Najbardziej niezwykłe w tym tiramisu jest to, że w całości wykonaliśmy je z domowych produktów. Jak to zrobiliśmy? Czy było to trudne? Po odpowiedzi na te pytania zapraszamy Was do naszego kolejnego posta, który opowiada o kulisach powstania najpyszniejszego (opinia całkowicie subiektywna) włoskiego deseru :)
Każdy z nas wie, że domowe produkty smakują milion razy lepiej niż kupne. Jednak w przypadku tiramisu widać to jeszcze wyraźniej. A wszystko zaczęło się od własnoręcznie wykonanego mascarpone, które wymagało tylu prób, że musieliśmy znaleźć smakowite zastosowanie dla tego serka :) I naprawdę się udało!
Zastąpienie sklepowego mascarpone domowym sprawiło, że krem uzyskał smak, jakiego nigdy jeszcze nie doświadczyliśmy! Jednak my postanowiliśmy pójść jeszcze o krok dalej i użyć do tego deseru własnych biszkoptów. Trzeba przyznać, że ich puszystość znakomicie uzupełnia kremową masę.
Magiczne właściwości tego połączenia sprawiają, że na jednym kęsie nie może się skończyć :D Żeby nie było wątpliwości, nie tylko my testowaliśmy ten deser. Nasi goście, Kamila i Dominik, spróbowali, zjedli całą porcję i ... nadal żyją. A nawet dobrze wspominają :P
A przy tym wszystkim przygotowanie tiramisu z domowych produktów nie jest tak trudne, jak mogłoby się wydawać. No dobra, przyznajemy, jest to nieco czasochłonne, ale czego się nie robi dla takiej rozkoszy we włoskim stylu :)
Gorąco Was zachęcamy do zafundowania sobie takiej przyjemności. Warto!
PRZEPIS W WERSJI PDF DOSTĘPNY JEST TUTAJ.
Składniki
Na formę o wymiarach 18 x 18 cm
Numery przy składnikach odwołują do dodatkowych informacji, pozwalających wybrać właściwe produkty.
Biszkopty
3 jajka (1), oddzielnie białko i żółtko
90 g miodu (2) (skrystalizowany, kremowany, najlepiej rzepakowy)
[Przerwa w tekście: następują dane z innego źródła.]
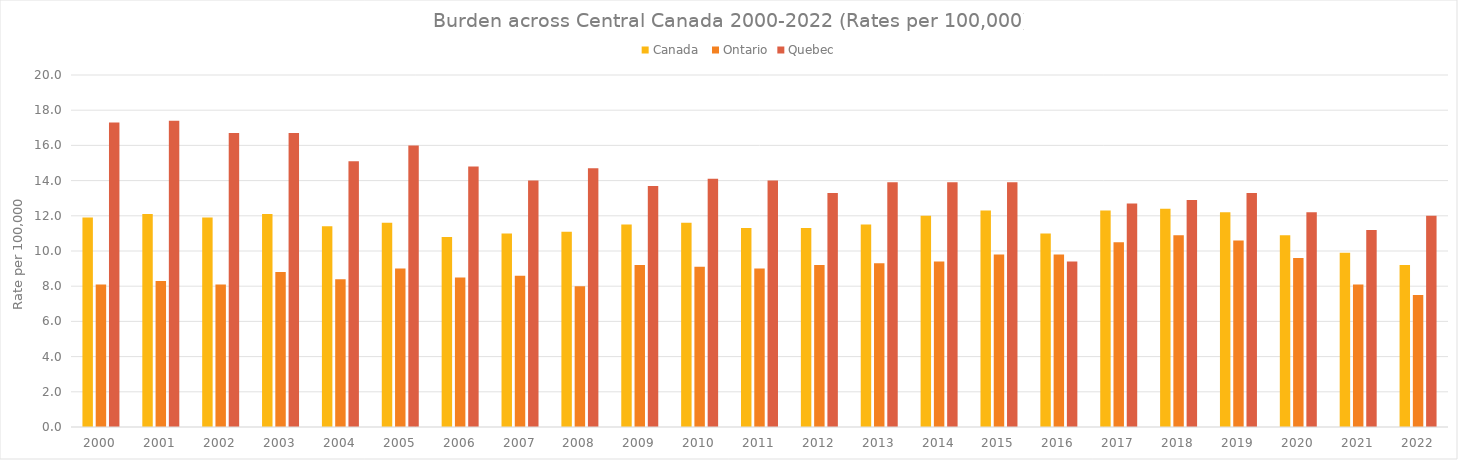
| Category | Canada  | Ontario | Quebec |
|---|---|---|---|
| 2000.0 | 11.9 | 8.1 | 17.3 |
| 2001.0 | 12.1 | 8.3 | 17.4 |
| 2002.0 | 11.9 | 8.1 | 16.7 |
| 2003.0 | 12.1 | 8.8 | 16.7 |
| 2004.0 | 11.4 | 8.4 | 15.1 |
| 2005.0 | 11.6 | 9 | 16 |
| 2006.0 | 10.8 | 8.5 | 14.8 |
| 2007.0 | 11 | 8.6 | 14 |
| 2008.0 | 11.1 | 8 | 14.7 |
| 2009.0 | 11.5 | 9.2 | 13.7 |
| 2010.0 | 11.6 | 9.1 | 14.1 |
| 2011.0 | 11.3 | 9 | 14 |
| 2012.0 | 11.3 | 9.2 | 13.3 |
| 2013.0 | 11.5 | 9.3 | 13.9 |
| 2014.0 | 12 | 9.4 | 13.9 |
| 2015.0 | 12.3 | 9.8 | 13.9 |
| 2016.0 | 11 | 9.8 | 9.4 |
| 2017.0 | 12.3 | 10.5 | 12.7 |
| 2018.0 | 12.4 | 10.9 | 12.9 |
| 2019.0 | 12.2 | 10.6 | 13.3 |
| 2020.0 | 10.9 | 9.6 | 12.2 |
| 2021.0 | 9.9 | 8.1 | 11.2 |
| 2022.0 | 9.2 | 7.5 | 12 |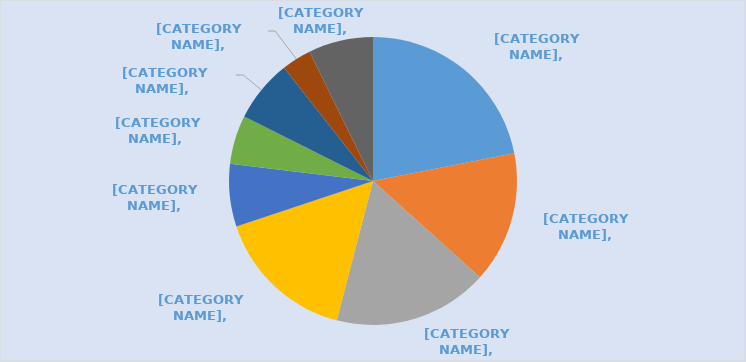
| Category | Series 0 |
|---|---|
| Managers and senior officials | 184 |
| Professional occupations | 124 |
| Associate professional and technical occupations | 146 |
| Administrative and secretarial occupations | 133 |
| Skilled trades occupations | 59 |
| Personal service occupations | 46 |
| Sales and customer service occupations | 59 |
| Process, plant and machine operatives | 28 |
| Elementary occupations | 61 |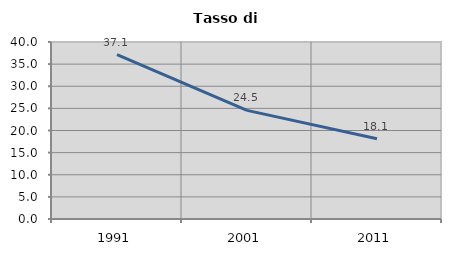
| Category | Tasso di disoccupazione   |
|---|---|
| 1991.0 | 37.137 |
| 2001.0 | 24.544 |
| 2011.0 | 18.144 |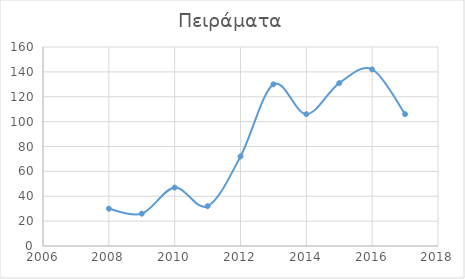
| Category | Πειράματα |
|---|---|
| 2008.0 | 30 |
| 2009.0 | 26 |
| 2010.0 | 47 |
| 2011.0 | 32 |
| 2012.0 | 72 |
| 2013.0 | 130 |
| 2014.0 | 106 |
| 2015.0 | 131 |
| 2016.0 | 142 |
| 2017.0 | 106 |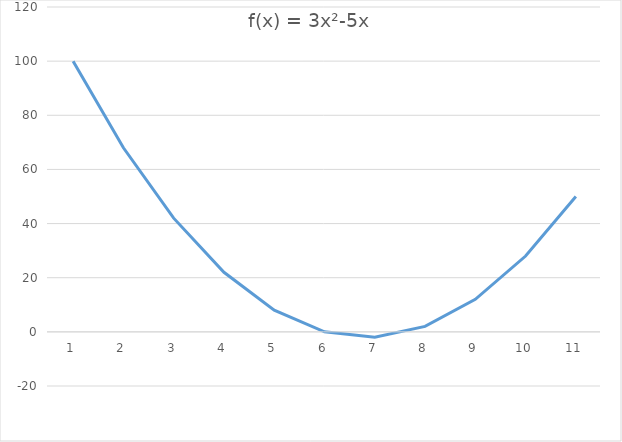
| Category | f(x) = 3x²-5x |
|---|---|
| 0 | 100 |
| 1 | 68 |
| 2 | 42 |
| 3 | 22 |
| 4 | 8 |
| 5 | 0 |
| 6 | -2 |
| 7 | 2 |
| 8 | 12 |
| 9 | 28 |
| 10 | 50 |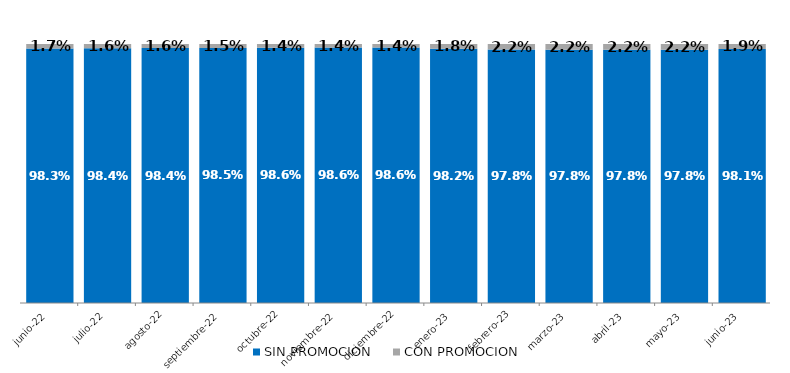
| Category | SIN PROMOCION   | CON PROMOCION   |
|---|---|---|
| 2022-06-01 | 0.983 | 0.017 |
| 2022-07-01 | 0.984 | 0.016 |
| 2022-08-01 | 0.984 | 0.016 |
| 2022-09-01 | 0.985 | 0.015 |
| 2022-10-01 | 0.986 | 0.014 |
| 2022-11-01 | 0.986 | 0.014 |
| 2022-12-01 | 0.986 | 0.014 |
| 2023-01-01 | 0.982 | 0.018 |
| 2023-02-01 | 0.978 | 0.022 |
| 2023-03-01 | 0.978 | 0.022 |
| 2023-04-01 | 0.978 | 0.022 |
| 2023-05-01 | 0.978 | 0.022 |
| 2023-06-01 | 0.981 | 0.019 |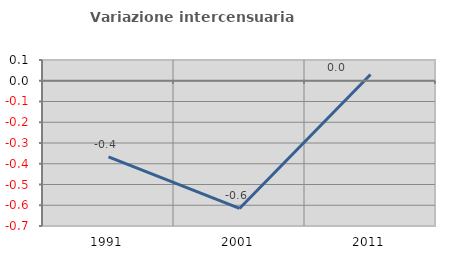
| Category | Variazione intercensuaria annua |
|---|---|
| 1991.0 | -0.367 |
| 2001.0 | -0.615 |
| 2011.0 | 0.03 |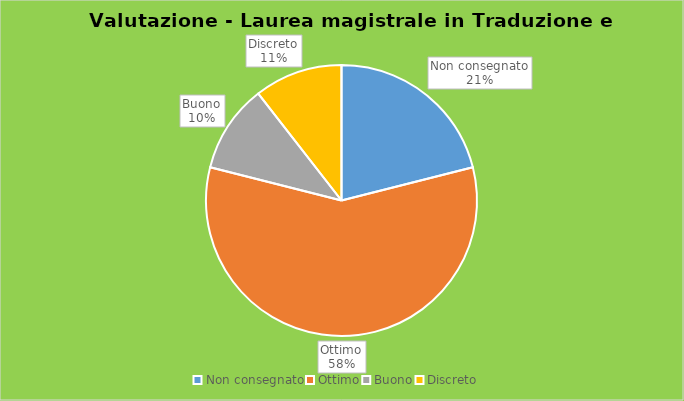
| Category | Series 0 |
|---|---|
| Non consegnato | 4 |
| Ottimo | 11 |
| Buono | 2 |
| Discreto | 2 |

120 g mąki orkiszowej typ 700 (lub podobny)
Krem
400 g mascarpone (najlepiej domowego, przepis tutaj)
3 duże jajka albo 4 małe (1)
50 g miodu (2)
szklanka espresso
kakao do posypania (3)
Wykonanie
1. Biszkopty:
a. Piekarnik nagrzać do temperatury 180 st. C (tryb góra-dół, bez termoobiegu).
b. Białko wymieszać z miodem i ubić na bardzo puszystą, błyszczącą masę. My ubijamy ok. 10 minut na najwyższych obrotach miksera.
c. Dodać żółtko i miksować chwilę razem. Masa powinna pozostać puszysta.
d. Dodać mąkę i delikatnie wymieszać.
e. Formować biszkopty: masę włożyć do woreczka z odciętym rogiem i wyciskać na blachę. Można również użyć rękawa cukierniczego. Pozostawić na 5 minut do wyschnięcia.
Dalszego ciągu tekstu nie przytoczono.